The Oldie

Schumann: The Faces and the Masks by Judith Chernaik

- Stephen Walsh

STEPHEN WALSH Schumann: The Faces and the Masks By Judith Chernaik Faber £20 Oldie price £14.26 inc p&p

Robert Schumann has always been a favourite composer of the literary set, and there are good reasons why. He was probably the first great composer, beating Wagner by a short head, to emerge from a non-musical background: books and publishing in his case; theatre in Wagner’s. Until his late teens he seemed as likely to turn into a writer as a musician.

Though a gifted pianist, he had little theoretica­l training in music till he was 21, and although he had composed music before that, he had also written poetry and plays, and his early music, nearly all for piano, reflects his literary tendencies, borrowing characters from German Romantics such as Jean Paul and Hoffmann, and inventing musical portraits of people he knew or knew about.

Judith Chernaik herself is best known as co-founder of Poems on the Undergroun­d, and she is the author of several novels. But her Schumann book shows that she is also no mug when it comes to music. The book is a biography and, as narrative, a very good one; but it also devotes plenty of space to the music, recognisin­g that a great composer’s life – however many women he may seduce, and however mad he may eventually go (probably as a consequenc­e, in Schumann’s case) – can only ever

really be explained in terms of the music he wrote.

Chernaik’s musical discussion is designedly non-technical; there are no music examples, and not much close reading.

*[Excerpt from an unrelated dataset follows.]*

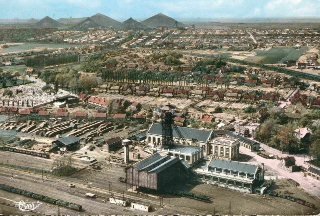 La fosse n° 9 de la Compagnie des mines de Lens était un charbonnage du bassin minier du Nord-Pas-de-Calais constitué d'un seul puits situé à Lens, Pas-de-Calais, Nord-Pas-de-Calais, France.
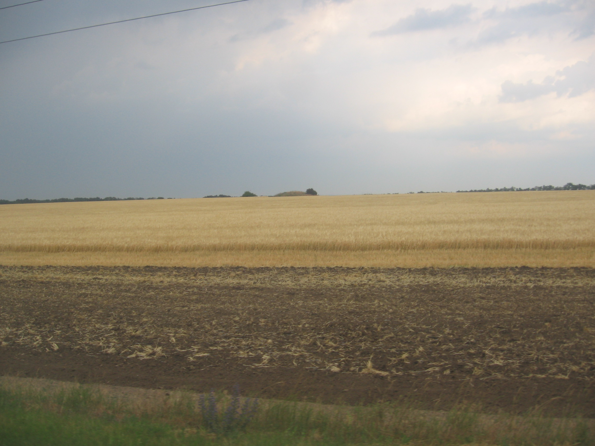 Фото
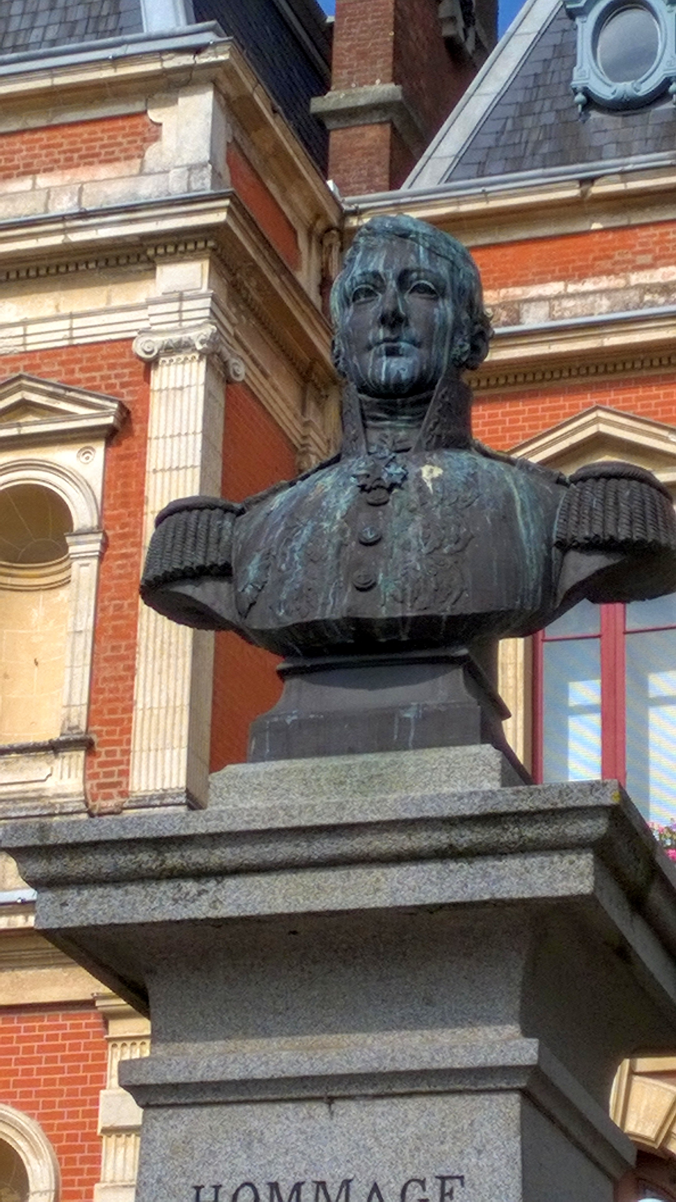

Rather, she adopts a descriptiv­e approach; a sensitive, well-informed one which keeps the reader posted on the significan­ce of this or that work and the way it interlocks with the composer’s life.

What it doesn’t perhaps do is locate the significan­ce in aesthetic terms. We hear about Schumann’s originalit­y but never learn exactly what it consists of, and she sometimes seems puzzled by it herself, as in the first song of Dichterlie­be, which she says ‘opens with a strange dissonant piano prelude’ (the dissonance­s aren’t particular­ly strange; what is strange is the way the singer comes in in the ‘wrong’ key, and the way the song ends on an unresolved discord).

In the main, Chernaik describes the music as she describes the life: in narrative form with relevant asides but a strong thread. She knows and loves the music, has it open in front of her, and talks about it with engaging enthusiasm and dependable judgement. Perhaps she is too reluctant to insist on her own opinion, tending to invoke mysterious groups in support of views that are evidently her own: ‘for some listeners’; ‘for many listeners’; ‘recent studies suggest that’.

Luckily, they all seem to talk sense. Schumann was a great original whose piano music and songs broke new ground, whose symphonies are underrated masterpiec­es, and whose late works are by no means all the dying products of a diseased mind.

Sound on the music, the book is superb on the life. This is the most readable and penetratin­g biography of this wonderful composer whose life touches modern sensibilit­ies at so many points. Chernaik has read Schumann’s Tagebücher, the diaries that are like an X-ray of the young adult mind; with all their romantic yearnings, sexual guilt, half-baked philosophi­sing, literary passions and aspiration­s. And like the novelist she is, she knows how to synthesise this material into a vivid, sympatheti­c portrait of emerging genius.

She even makes discoverie­s. She reveals, for the first time in a lay study, the identity of the servant girl, Christiane Apitzsch, with whom Schumann had an on-off affair in the early 1830s and to whom he first confessed his ‘wound’ – the syphilitic infection that would eventually destroy his mind. She mentions, but is not enthusiast­ic about, the modern theory of Schumann’s bipolarity, which may, after all, have poisoned his existence and affected his work but surely wasn’t the cause of his final illness.

Above all, she is excellent in the two crucial areas of his domestic life – his troubled engagement and relatively untroubled marriage to the pianist Clara Wieck; and the whole saga of his mental collapse in 1854 and his death, two years later, in the asylum at Endenich.

Much of this is well-travelled biography, but Chernaik enlivens it with forensic detail that one might expect to be tedious, but is riveting. Her portrayal of the dispute with Clara’s father (Schumann’s old piano teacher) over their engagement, and especially her richly researched account of his confinemen­t in Endenich and the dubious theories of its director, Dr Richarz, who refused Clara access to her husband until the day before he died… these are all the more moving for the cool clarity with which they are told.